Issei Ishida (いしだ 壱成, Ishida Issei), real name Issei Hoshikawa (星川 一星, Hoshikawa Issei), is a Japanese actor and musician.

==Personal life==
Ishida was born in Tokyo. His father is actor Junichi Ishida, and his mother is Mari Hoshikawa is an author and translator as well as the director of the Fuchuu City, Tokyo branch of Greens Japan, focusing on denuclearization activism. His uncle, Jun Hoshikawa, was the executive director of Greenpeace Japan. His half-sister is the model Sumire. His paternal grandfather was former NHK announcer, Takeshi Ishida, and his great-grandfather was Taketaro Ishida, a reporter for the former Chūgai Shōgyō Shinpō (now The Nikkei). His aunt is a musician, Momoko Ishida.

===Early life===
His father, Junichi, married Mari Hoshikawa when they were students. Issei was born when his parents were twenty years old. His parents divorced when he was three, and he was raised by his mother, with his paternal grandfather Takeshi becoming a substitute for his father. Ishida grew up moving from one place to another such as Yakushima, Yatsugatake, and Oregon in the United States.

===Entertainment world===
====Scoop articles====
In 1991, a scandal broke about his father, Junichi Ishida, who was making appearances in "trendy dramas" at the time, and became popular as a "trendy actor." In the women's weekly magazine Josei Seven, the article "Junichi Ishida's secret child" was published as a tabloid rumor on the existence of Issei. Junichi acknowledged the rumor, stating that "The term 'hidden' is misleading. [Mari] just chose not to say anything."

====Acting debut====
Issei was noticed by a television program producer who happened to be present when he was at one of his aunt's concerts, and subsequently appeared in the "Fuji TV–The Television Tenth Anniversary Drama Special" Kanashī hodo Otenki. He received attention for his androgynous appearance, gaining the nickname "Femio" (フェミ男). He later appeared in the same station's "Boku-tachi no Drama" series, Hōkago. After that, he also appeared in hit works such as Under the Same Roof and Seija no Kōshin.

====Music debut====
His music career started with his debut album "Warning" from Warner Music Japan in 1994. The album won a Gold Disk. He later released two other albums. He had been in bands since before he started acting and used this experience to form "The Big Band!!" (along with DJ Dragon, Shinji Takeda, and others) where he was keyboardist and vocalist. They debuted "Hot Road 1996" from Warner Music Japan in 1996, and performed live at Akasaka Blitz.

====Arrest====
On 20 August 2001, he was arrested for violation of the Cannabis Control Law because he was caught in possession of cannabis and LSD. He was given a suspended sentence.

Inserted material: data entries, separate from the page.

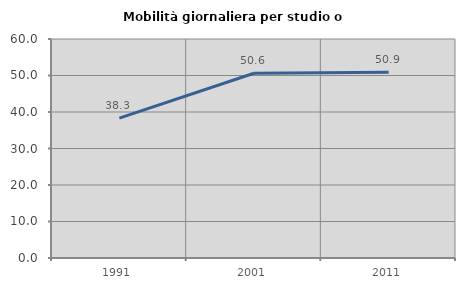
| Category | Mobilità giornaliera per studio o lavoro |
|---|---|
| 1991.0 | 38.316 |
| 2001.0 | 50.613 |
| 2011.0 | 50.858 |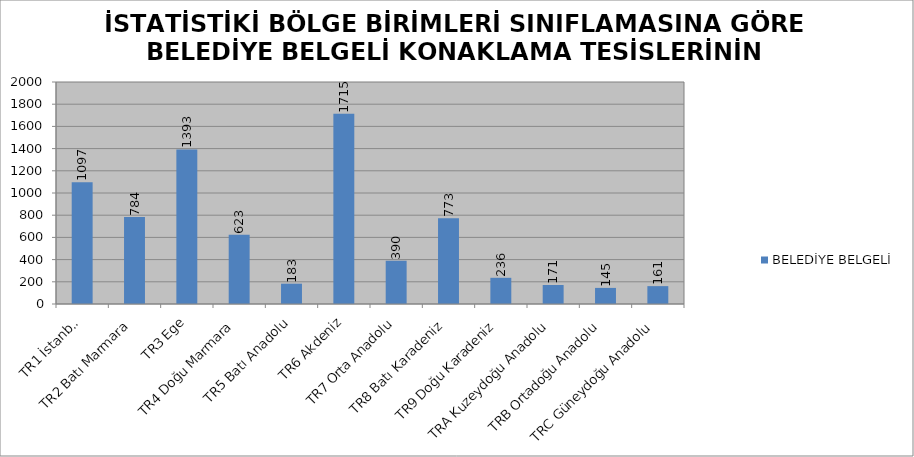
| Category | BELEDİYE BELGELİ |
|---|---|
| TR1 İstanbul | 1097 |
| TR2 Batı Marmara | 784 |
| TR3 Ege | 1393 |
| TR4 Doğu Marmara | 623 |
| TR5 Batı Anadolu | 183 |
| TR6 Akdeniz | 1715 |
| TR7 Orta Anadolu | 390 |
| TR8 Batı Karadeniz | 773 |
| TR9 Doğu Karadeniz | 236 |
| TRA Kuzeydoğu Anadolu | 171 |
| TRB Ortadoğu Anadolu | 145 |
| TRC Güneydoğu Anadolu | 161 |

====Cheating scandal and subsequent firing====
He later returned to acting in 2003 after a two-year probation period. After that, he resumed activities centered on music, films, and theatre.

On 26 January 2009, it was discovered that he was cheating on Chiharu Kawai with another woman. According to mass media coverage, the woman was pregnant with Ishida's child. After the scandal was brought to light, she lost contact with him and subsequently got an abortion. She attempted suicide three times.

His affiliated office also acknowledged that "dating is not a game", and announced that Ishida would be indefinitely suspended from acting.

====After dismissal====
He traveled to China in 2010, performing as an extra in various films and TV dramas, later appearing as Yan Hui in the Chinese historical drama Confucius.

In his blog just before the Tōhoku earthquake and tsunami, he discussed being beaten by a member of the Riot Police Unit at 11 years old for participating in a nuclear power phase-out movement with his mother, and revealed that he was called "Raji," which is his Catholic baptismal name.

In 2012, he made various appearances on different television programs; such as Hitoshi Matsumoto no Suberanai Hanashi (23rd edition), Masahiro Nakai no Kinyōbi no Suma-tachi e, Jinsei ga Kawaru 1-funkan no Fukaī Hanashi, Down Town DX: 20-Shūnen Special, and Cream Quiz Miracle 9.

In 2013, he appeared in Soul Dreams at the Tokyo Metropolitan Theatre, and in October, he was the protagonist of People Theater's 58th Performance of Ezo-chi Bekken at the same theatre.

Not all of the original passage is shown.